1. A method of making an article, comprising:

disposing a high thermal conductive insert in a mold;

introducing a liquid metal composition into the mold in contact with the high thermal conductive insert;

solidifying the liquid metal composition to form a solid metal article comprising the high thermal conductive insert retained therein; and

removing the solid metal article comprising the high thermal conductive insert retained therein from the mold.

2. The method of claim 1, wherein introduction of the liquid metal composition at least partially surrounds the high thermal conductive insert with the liquid metal composition.

3. The method of claim 1, wherein the high thermal conductive insert has anisotropic thermal conductivity and comprises an axis of thermal conductivity that is relatively low with respect to at least one other axis, and further wherein the high thermal conductive insert comprises a through-hole along the axis of relatively low thermal conductivity that is filled with the liquid metal composition to form a thermally-conductive metal via comprising solidified metal composition.

4. The method of claim 1, further comprising applying a surface treatment to the high thermal conductive insert before introducing the liquid metal composition to promote bonding of the solidified metal composition to the high thermal conductive insert.

5. The method of claim 1, wherein the high thermal conductive insert comprises pyrolytic graphite or pyrolytic carbon.

6. The method of claim 1, wherein the liquid metal composition comprises components of an aluminum alloy or nickel alloy.

7. The method of claim 1, further comprising disposing a heating element in the solid metal article.

8. The method of claim 7, wherein the high thermal conductive insert is disposed along a thermal flow path between the heating element and a heated portion of the solidified metal composition.

9. An article, comprising a cast metal body and a high thermal conductive insert retained in the cast metal body.

10. The article of claim 9, wherein the cast metal body at least partially surrounds the high thermal conductive insert with the liquid metal composition.

11. The article of claim 9, wherein the high thermal conductive insert has anisotropic thermal conductivity and comprises an axis of thermal conductivity that is relatively low with respect to at least one other axis, and further wherein the high thermal conductive insert comprises a thermally-conductive metal via comprising cast metal.

12. The article of claim 9, wherein the high thermal conductive insert comprises pyrolytic graphite or pyrolytic carbon.

13. The article of claim 9, wherein the cast metal body comprises components of an aluminum alloy or nickel alloy.

14. The article of claim 9, wherein the cast metal body comprises a heating element.

15. The article of claim 14, wherein the high thermal conductive insert is disposed along a thermal flow path between the heating element and a heated portion of the cast metal body.
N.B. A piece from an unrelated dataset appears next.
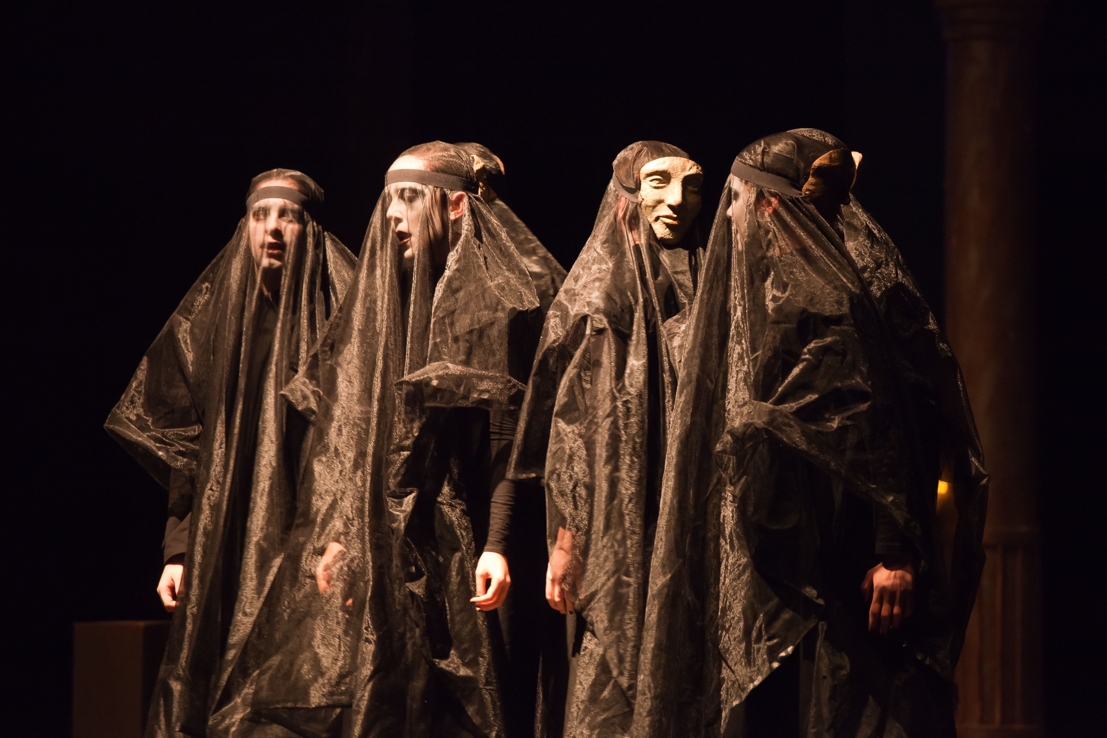 Festival de Lugo 2011 organizado por SEECGalicia. Grupo S.V. Producciones de Madrid, dirixido por Susana Verdú. © Dominio público sen restriccións o Cc-by-2.0 (Autor: Luis Miguel Bugallo Sánchez: User:Lmbuga)
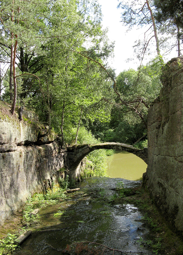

16. The article of claim 15, wherein the article comprises an aircraft sensor housing, and said heated portion of the cast metal body comprises an ice forming portion of the cast metal body.

17. The article of claim 16, wherein the aircraft sensor housing comprises a Pitot tube.

18. The article of claim 16, wherein the aircraft sensor housing comprises a total air temperature sensor housing.

19. A method for transferring heat, comprising

providing a cast metal body and a high thermal conductive insert retained in the cast metal body;

providing heat from a heat source at a first location of the cast metal body; and

transferring heat from the heat source from the first location of the cast metal body through the high thermal conductive insert to a second location of the cast metal body.

20. The method of claim 19, wherein the cast metal body is an aircraft sensor housing, the heat source is a heating element disposed in or on the cast metal body, and the second location of the cast metal body is an ice-forming location.

21. An article made by the method of claim 1.